By nature I tend to be something of a control freak.  This is often a real liability as a pastor, stifling the efforts of other leaders in the church.  And it also poses a deeper, spiritual problem.  It gets in the way of true faith.  Faith is about trusting something outside myself, trusting God.  By definition that means giving up control.  Richard Rohr's daily meditations this week focus on the theme of paradox, and today's piece spoke to this problem of giving up control.

So when we speak of paradox, I’m trying to open up that space where you can “fall into the hands of the living God” (Hebrews 10:31), because YOU are not in control.  That is always the space of powerlessness, vulnerability, and letting go.  Faith happens in that wonderful place, and hardly ever when we have all the power and can hold no paradoxes.  Thus you see why faith will invariably be a minority and suspect position.  (Click here to read the entire meditation.)

 As I think about my own difficulty giving up control, I wonder about Rohr's comment on faith always being "a minority and suspect position."  Indeed our culture mitigates powerfully against faith as an absolute trust in God.  Many speak of America as a Christian nation, but we trust our security not to the LORD who "builds up Jerusalem" (see today's Psalm) but to a massive military complex.  In faith the psalmist can sing, "God is our refuge and strength, a very present help in trouble.  Therefore we will not fear, though the earth should change, though the mountains shake in the heart of the sea."  (Psalm 46)  Yet fear drives much of American life.  We fear terrorists, those who are different from us, those who disagree with us, etc.

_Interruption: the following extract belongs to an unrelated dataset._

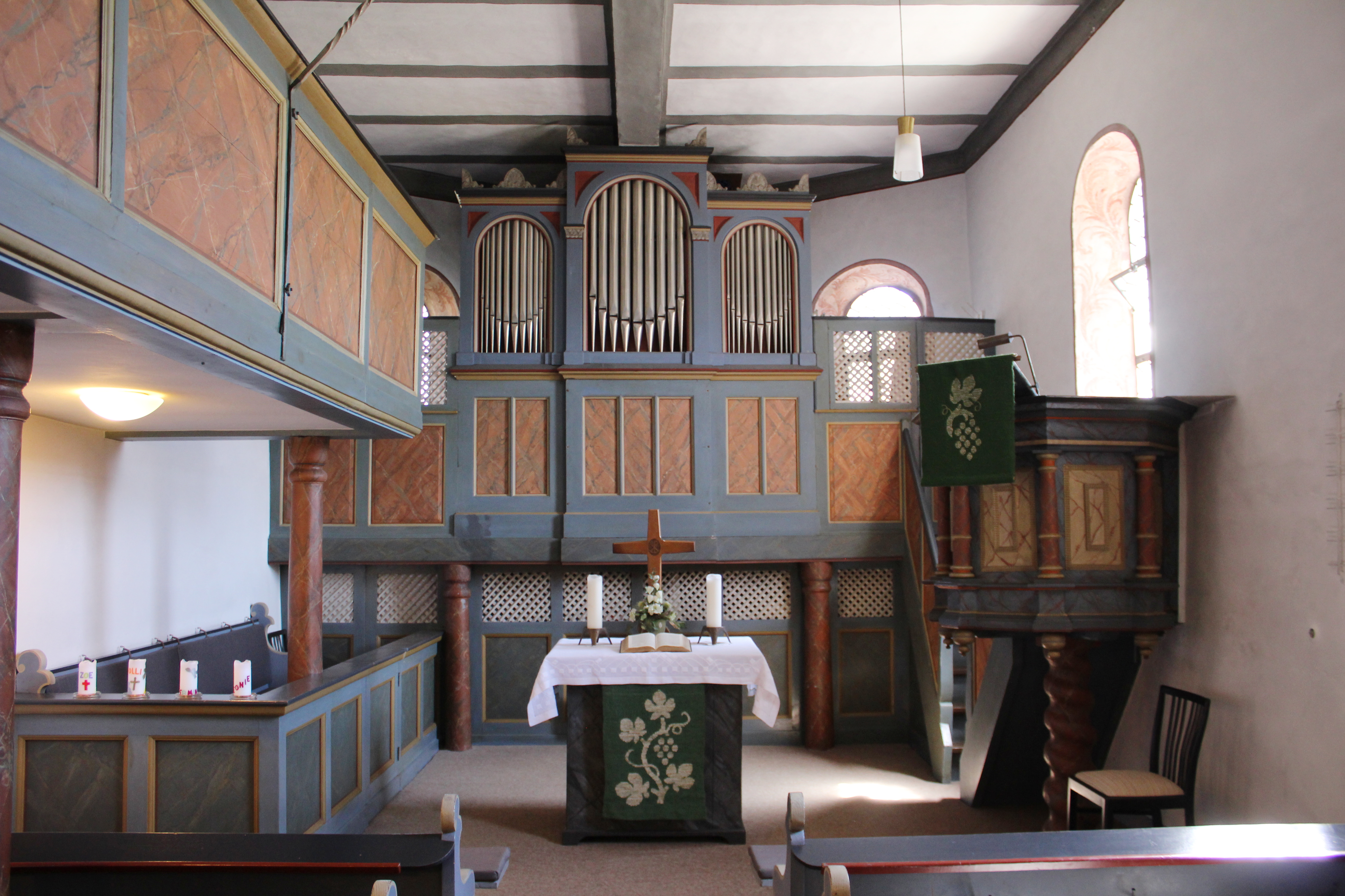 Evangelische Kirche Oberquembach, Gemeinde Schöffengrund, Hessen, Deutschland
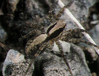 female Pardosa laevitarsis from Okinawa.
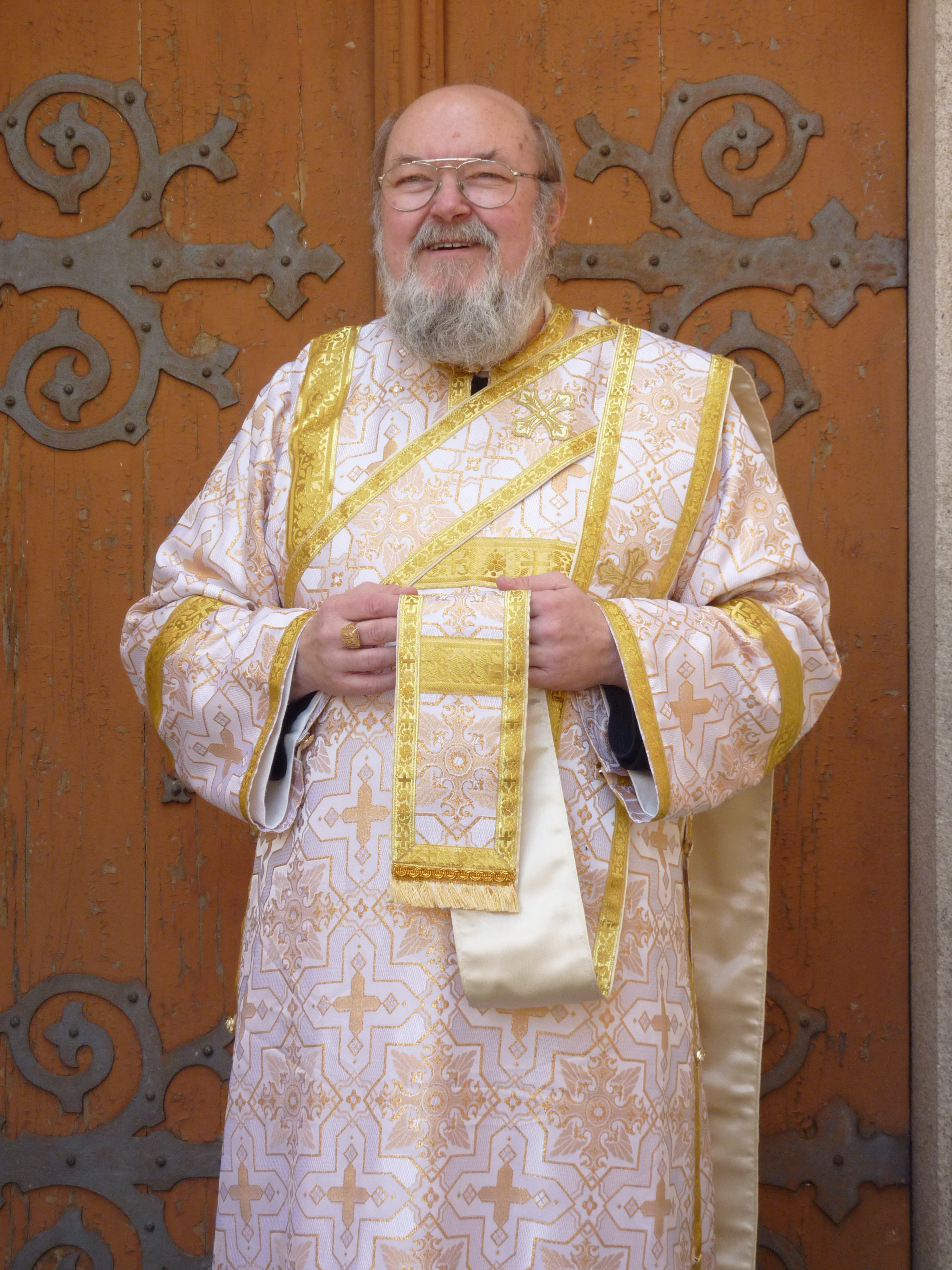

If letting go and discovering faith is indeed a minority position, then perhaps the most faithful thing those who would embrace faith can do is to make a powerful minority witness.  I say I am, or at least strive to be, a person of faith.  And so I will strive to be a person who is not afraid, who discovers joy in turning over my fears to God, and who learns to live without needing to control.



Tuesday, August 24, 2010

Spiritual Hiccups - Yet More Holy Conversations

I while back I wrote for several days running about Scripture engaging us in holy conversation rather than being a set of absolute rules and edicts.  Today's reading from Job draws me back to these thoughts. 

One of the problems with treating the Bible as some sort of divine reference set is that it requires very selective reading of the Bible to maintain such a view.  There are many devout Christians who, when they undergo great pain and suffering, wonder what they have done to deserve it.  They presume that their struggles are related to being out of favor with God.  Such a notion will find plenty of support in the Bible.  The book of Deuteronomy is littered with the phrase "so that it may go well with you," this going well always a byproduct of keeping God's commandments.  But to Deuteronomy's theological certainty that God's blessing and curse springs directly from how one keeps the Law, Job raises its voice to say, "Now wait just a minute!" 

Job is good and righteous.  Even God says so.  Yet Job is visited with all sorts of horrible pain and suffering.  And contrary to quaint sayings about the patience of Job, the Job found in the book bearing his name rues the day he was born, shakes his fist at God and demands an explanation for how it is he can suffer so despite being a righteous man.

The book of Job stands as a kind of protest, a minority report if you will, over and against the more accepted theology behind Deuteronomy.  And unless we are willing to say that one book is right and the other wrong, then it seems to me that we should say that Scripture itself is engaged in a conversation about the nature and shape of faithful life, a conversation in which we are called to become partners.